The thermodynamical picture for the evolution of
hot nuclear matter is not the only one prevailing: such alleys as dynamical
effects, mechanical instability and percolative phenomena are suggested
and it needs to be studied how they relate to the equilibrium picture.
It is, for example, of importance to point out that the freeze-out configurations
are rather systematically located within the spinodal region (see Figure ).
In this region, any mechanical instabilities will rapidly grow and give
rise to multifragmentation. It is therefore a challenge for future studies
to disentangle which effect, mechanical instability or phase space, is
predominant for the production of the IMFs. The observation of a *power
law* behaviour for the size distribution of the fragments has triggered
a number of studies that have looked for evidence of *critical behaviour*.

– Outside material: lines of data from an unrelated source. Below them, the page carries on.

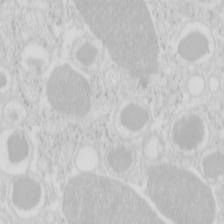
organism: Mouse
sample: Pancreas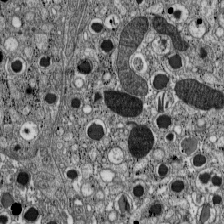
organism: C57BL Mouse
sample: Pancreatic islet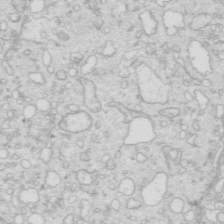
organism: Mouse
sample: Multiciliated cells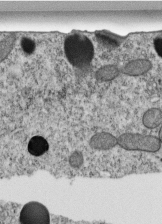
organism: C. elegans
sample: C. elegans embryo early stage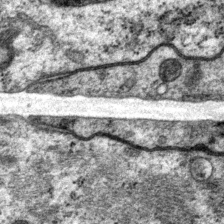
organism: P. pacificus
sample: Pharynx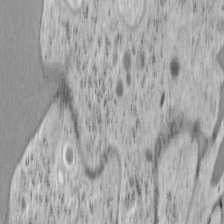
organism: Human
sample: HeLa cells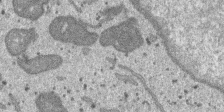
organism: Human
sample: Lung epithelial cells infected with SARS-CoV-2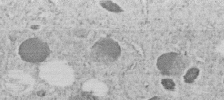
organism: C. elegans
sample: C. elegans embryo early stage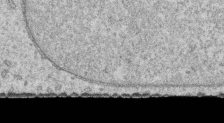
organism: Human
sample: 1205lu cells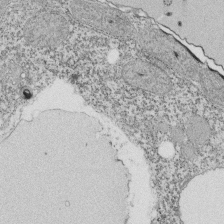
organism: Tetrahymena
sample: Cilia in tetrahymena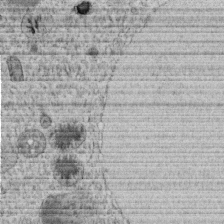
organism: C. elegans
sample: C. elegans embryo early stage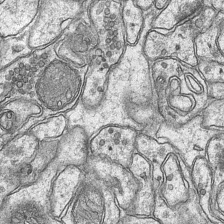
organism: Mouse
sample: CA1 Hippocampus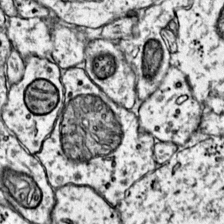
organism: Mouse
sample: Primary visual cortex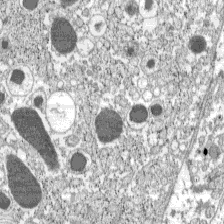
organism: C57BL Mouse
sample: Pancreatic islet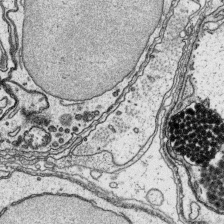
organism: Platynereis dumerilii
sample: Parapodia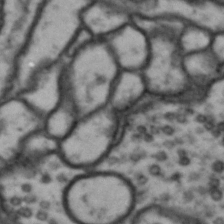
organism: Drosophila
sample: Brain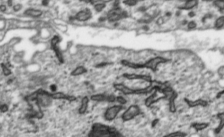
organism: Toxoplasma gondii
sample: Parasites in a vacuole inside a host cell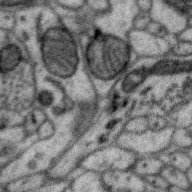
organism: Zebra finch
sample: Brain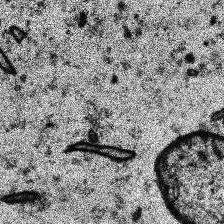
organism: Human
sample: Temporal Lobe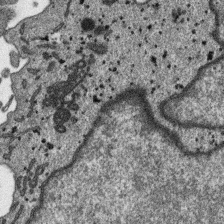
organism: Human
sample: Lung epithelial cells infected with SARS-CoV-2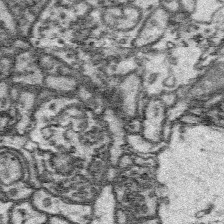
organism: Platynereis dumerilii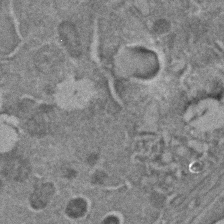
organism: C. elegans
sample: C. elegans embryo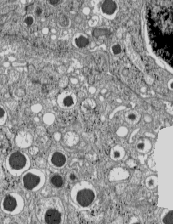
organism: C57BL Mouse
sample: Pancreatic islet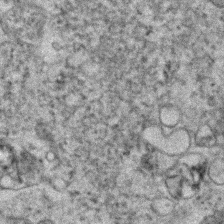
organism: Human
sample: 1205lu cells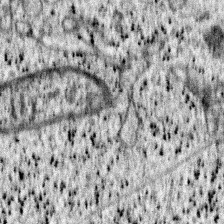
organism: Human
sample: HeLa cells

These analyses consider nuclear multifragmentation as one example of a
*critical phenomenon* and attempts are made to extract from the data
the related critical exponents. Comparison with percolative and liquid-gas
systems show remarkable similarities. The existence of power law behaviour
in fragment size distributions still has to be fully understood and progress
in this type of critical analysis should eventually relate this nuclear
phenomenon to the various universal classes of fragmentation, including
thermodynamical processes. Not all experimental situations populating a
similar excitation energy range lead to copious multifragmentation: an
example is the heating of nuclear matter with high energy anti-protons.
In this case a strong reduction of IMF production is observed when comparing
to ion beams. Assuming that anti-proton heating leads to a well defined
equilibrated source, the production rates of IMFs observed are reproduced
with statistical codes using as input parameter normal nuclear density.
It is still necessary to understand the particular dynamical path followed
by a system heated with anti-protons, i.e. what initial excitation energy
is reached and how the system evolves to apparent equilibrium and statistical
decay.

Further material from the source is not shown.